Viral Vector characterization and biosafety testing program
Identity
Identity confirmation is essential to de-risk your gene therapy early in development. We perform thorough drug substance (DS) and drug product (DP) testing using PCR, Sanger sequencing, restriction enzyme analysis, and Next Generation Sequencing (NGS). For cell banks, our identity testing includes short tandem repeat (STR) genotyping, DNA barcoding, PCR, and targeted NGS, ensuring genome integrity and accurate cell line verification.
Purity
Impurities can undermine safety and regulatory compliance. We conduct detailed AAV and lentivirus purity assessments, testing for host cell proteins (HCPs), host cell DNA/RNA, specific DNA contaminants, residual antibiotics, and detergents using PCR, Picogreen, ELISA, LC-MS, and HPLC. Our particle analysis and capsid characterization use AUC, cryo-TEM, CE-SDS, and DLS to determine empty/full ratios and ensure product consistency.
Potency & Strength
Demonstrating potency is critical for regulatory approval and therapeutic efficacy. We conduct a range of in vitro and in vivo potency assays for both AAV and lentivirus vectors to evaluate functional activity. Our comprehensive testing includes infectivity assays and genomic titer assays to assess the strength of the vector preparation and confirm that your therapy can trigger the intended biological response.
Safety
Regulators demand rigorous safety data; cutting corners can delay approval or endanger patients. Our biosafety testing covers every stage of development, from cell bank to final product. We perform bioburden testing, replication-competent AAV (RCAAV) and replication-competent lentivirus (RCL) testing, and screenings for endotoxin, mycoplasma, and adventitious viral contaminants. We also validate virus inactivation and removal processes to ensure manufacturing safeguards are in place.
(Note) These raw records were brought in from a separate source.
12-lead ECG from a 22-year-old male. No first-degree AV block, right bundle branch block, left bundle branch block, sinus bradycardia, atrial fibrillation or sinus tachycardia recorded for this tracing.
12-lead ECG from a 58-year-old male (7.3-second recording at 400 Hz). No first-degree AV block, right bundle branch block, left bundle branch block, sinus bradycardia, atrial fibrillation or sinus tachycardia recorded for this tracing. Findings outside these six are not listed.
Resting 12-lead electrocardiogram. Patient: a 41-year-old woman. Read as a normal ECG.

Scale Your Gene Therapy with Comprehensive Viral Vector Testing Services
As a contract development and manufacturing organization (CDMO) we provide viral vector testing services that scale with your program from discovery through commercialization. Our expanded AAV and lentivirus testing capabilities support faster decision-making, regulatory compliance, and efficient tech transfer.
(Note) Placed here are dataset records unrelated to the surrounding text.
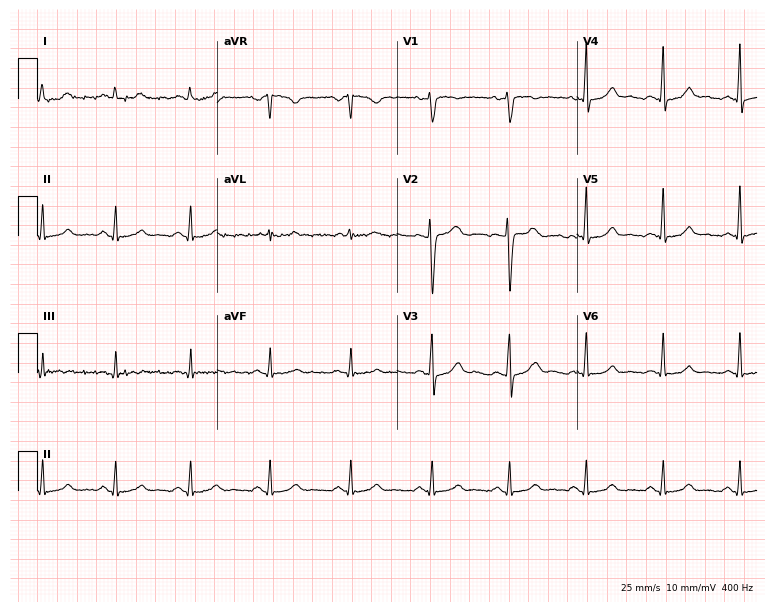
ECG — a female, 43 years old. Screened for six findings — first-degree AV block, right bundle branch block (RBBB), left bundle branch block (LBBB), sinus bradycardia, atrial fibrillation (AF), sinus tachycardia — none is recorded. Findings outside these six are not listed.
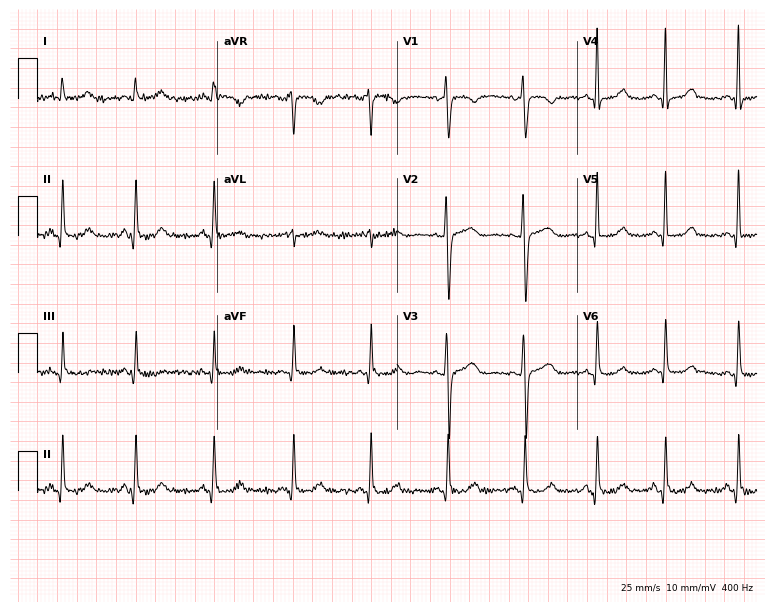
Electrocardiogram, a woman, 42 years old. Of the six screened findings (first-degree AV block, right bundle branch block, left bundle branch block, sinus bradycardia, atrial fibrillation, sinus tachycardia), none is recorded.
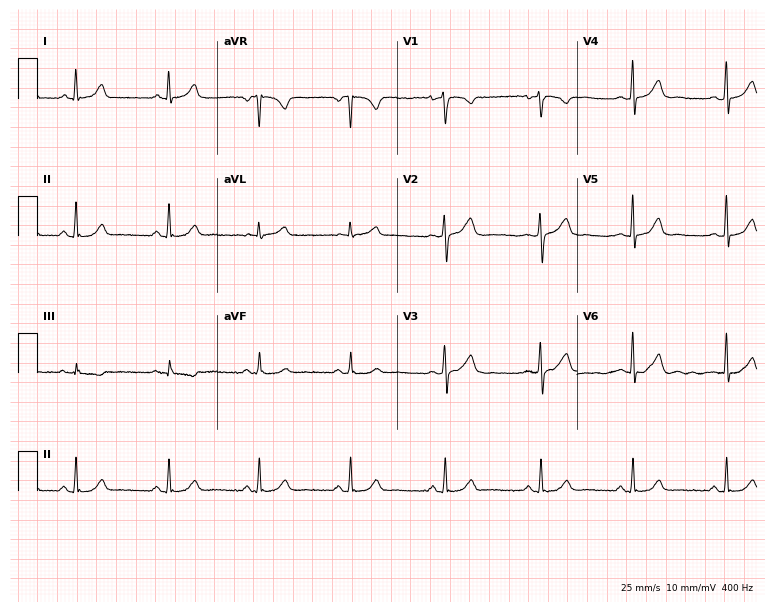
Resting 12-lead electrocardiogram (7.3-second recording at 400 Hz). Patient: a woman, 46 years old. None of these six findings is recorded: first-degree AV block, right bundle branch block, left bundle branch block, sinus bradycardia, atrial fibrillation, sinus tachycardia. Other findings, if any, are not listed.
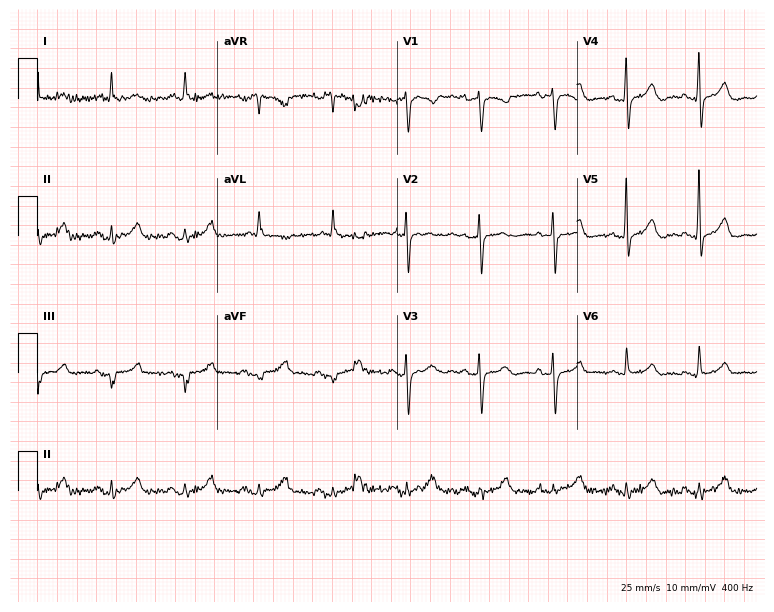
12-lead ECG from a 76-year-old female. Screened for six findings — first-degree AV block, right bundle branch block, left bundle branch block, sinus bradycardia, atrial fibrillation, sinus tachycardia — none is recorded.

Viral vector characterization and release testing are critical for ensuring gene therapy product safety, potency, and consistency. Our comprehensive testing services, AAV and lentivirus, support regulatory compliance and accelerate time to market. We offer a full suite of analytical methods to assess vector identity, purity, potency, and stability, leveraging advanced technologies such as qPCR, ddPCR, ELISA, and Next Generation Sequencing (NGS).
Whether you're preparing for IND or commercial launch, we generate the high-quality viral vector testing data required for successful submissions. Our expertise supports scale-up with confidence, which minimizes risk and helps you stay on schedule.
Adeno-associated Virus (AAV)
- A leading vehicle for in vivo gene therapies
- Naturally occurring serotypes and engineering variants allow for targeted delivery to various tissue types
Lentivirus
- For in vivo cell therapy development of CAR and TCR constructs
- Reliable and stable gene delivery in dividing and non-dividing cells
- Broad tropism for diverse target tissues or cell types
Recombinant Adeno-Associated Virus
Recombinant adeno-associated viruses (rAAVs) are transforming gene therapy by safely delivering therapeutic genes without integrating into the host genome. Comprehensive testing, including bioburden and replication-competent assays, ensures the safety and efficacy of the product.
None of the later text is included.